→ **WORK ITEM**: Everything in the data below is left aside except the lines from the one containing "sample: Cerebral cortex" through the one containing "organism: Platynereis dumerilii"; repeat those exactly.
──────────
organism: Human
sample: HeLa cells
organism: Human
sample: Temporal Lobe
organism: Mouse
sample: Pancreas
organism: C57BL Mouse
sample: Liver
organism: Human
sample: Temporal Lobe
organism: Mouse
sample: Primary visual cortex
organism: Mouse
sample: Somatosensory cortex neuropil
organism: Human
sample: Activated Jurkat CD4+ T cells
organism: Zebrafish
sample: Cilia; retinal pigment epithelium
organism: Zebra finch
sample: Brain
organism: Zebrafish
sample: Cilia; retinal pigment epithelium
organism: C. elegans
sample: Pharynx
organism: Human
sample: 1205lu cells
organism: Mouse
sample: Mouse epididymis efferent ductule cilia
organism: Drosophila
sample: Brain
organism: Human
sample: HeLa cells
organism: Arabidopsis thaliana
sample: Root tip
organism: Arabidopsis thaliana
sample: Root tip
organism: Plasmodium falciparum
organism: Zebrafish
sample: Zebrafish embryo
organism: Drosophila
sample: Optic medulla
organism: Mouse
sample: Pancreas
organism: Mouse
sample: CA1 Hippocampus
──────────
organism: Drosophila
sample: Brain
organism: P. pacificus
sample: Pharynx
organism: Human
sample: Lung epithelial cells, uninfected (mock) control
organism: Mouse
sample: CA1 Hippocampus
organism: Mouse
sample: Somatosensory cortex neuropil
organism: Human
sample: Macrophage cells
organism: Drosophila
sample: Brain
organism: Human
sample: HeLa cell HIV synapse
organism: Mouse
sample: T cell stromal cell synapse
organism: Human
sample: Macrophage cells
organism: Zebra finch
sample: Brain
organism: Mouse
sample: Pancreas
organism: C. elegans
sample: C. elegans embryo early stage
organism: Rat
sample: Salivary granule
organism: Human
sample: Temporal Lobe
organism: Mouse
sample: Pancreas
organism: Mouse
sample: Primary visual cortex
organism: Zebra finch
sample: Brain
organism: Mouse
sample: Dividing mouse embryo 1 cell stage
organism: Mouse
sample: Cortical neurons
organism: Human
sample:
──────────
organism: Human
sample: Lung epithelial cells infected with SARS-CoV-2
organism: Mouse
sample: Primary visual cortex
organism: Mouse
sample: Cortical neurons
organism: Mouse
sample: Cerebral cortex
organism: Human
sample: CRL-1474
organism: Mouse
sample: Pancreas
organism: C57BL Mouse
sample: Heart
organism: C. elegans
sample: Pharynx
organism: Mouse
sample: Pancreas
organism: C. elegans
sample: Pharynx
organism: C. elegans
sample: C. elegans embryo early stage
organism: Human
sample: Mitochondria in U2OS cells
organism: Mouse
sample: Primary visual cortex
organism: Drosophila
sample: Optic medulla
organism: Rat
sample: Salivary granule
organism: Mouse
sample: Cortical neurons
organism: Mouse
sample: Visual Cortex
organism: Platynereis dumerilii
──────────
→ **RESULT**:
sample: Cerebral cortex
organism: Human
sample: CRL-1474
organism: Mouse
sample: Pancreas
organism: C57BL Mouse
sample: Heart
organism: C. elegans
sample: Pharynx
organism: Mouse
sample: Pancreas
organism: C. elegans
sample: Pharynx
organism: C. elegans
sample: C. elegans embryo early stage
organism: Human
sample: Mitochondria in U2OS cells
organism: Mouse
sample: Primary visual cortex
organism: Drosophila
sample: Optic medulla
organism: Rat
sample: Salivary granule
organism: Mouse
sample: Cortical neurons
organism: Mouse
sample: Visual Cortex
organism: Platynereis dumerilii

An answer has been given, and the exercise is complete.